The clue is in the name here, as these algorithms are based on the difficulty of solving systems of equations with multiple variables. If you remember trying to solve quadratic equations in high school – which only have two variables, say x and y – it soon becomes clear how difficult it can be to solve systems with three, ten or even hundreds of variables. The most promising systems include the creatively named Unbalanced Oil and Vinegar (UOV) scheme and the Rainbow scheme; these can be used for digital signatures, just two options among many in the quest to replace our current public-key methods.

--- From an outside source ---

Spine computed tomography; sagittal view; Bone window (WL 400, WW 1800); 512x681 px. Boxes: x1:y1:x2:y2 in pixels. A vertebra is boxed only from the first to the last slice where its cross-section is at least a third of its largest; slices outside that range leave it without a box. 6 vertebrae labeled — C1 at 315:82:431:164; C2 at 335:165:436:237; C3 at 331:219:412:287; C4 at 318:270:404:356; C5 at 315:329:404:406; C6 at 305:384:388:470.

Future-proofing encryption standards
The direction of quantum encryption practice isn’t to find ‘one quantum-safe algorithm to rule them all,’ though. As the history of cryptography has shown us – from the ciphers used in the Spartan military to the Bletchley Park code-breakers in World War II – old methods become useless as researchers become smarter. The algorithms being put forward by mathematicians, cybersecurity researchers and quantum computing scientists as quantum-safe standards may, one day, be proven to be not so quantum-safe after all. The scientists of the future might find other ways to break these algorithms, just like Shor’s has been found as a solution to break integer factorization.
But the uncertainty about the future safety of these new algorithms doesn’t remove the need to make our security standards tighter now based on our knowledge that quantum computing will pose a huge threat to current systems. As emerging technologies reach the market, we need to make standards stronger to enable innovators to make the most of these incredible new inventions, as opposed to feeling threatened and missing out on their potential to improve the state of the world.
The cybersecurity industry must be comfortable questioning its confidence in existing methods. It must ensure the traditional, sometimes slow-moving institutions in charge of standards and regulations move more quickly. The industry cannot fall into the trap of assuming quantum computing is still too far away to be a threat to ‘business as usual.’
It’s only all of the world’s digital information that’s at stake, after all.
This article represents the personal opinion of the author.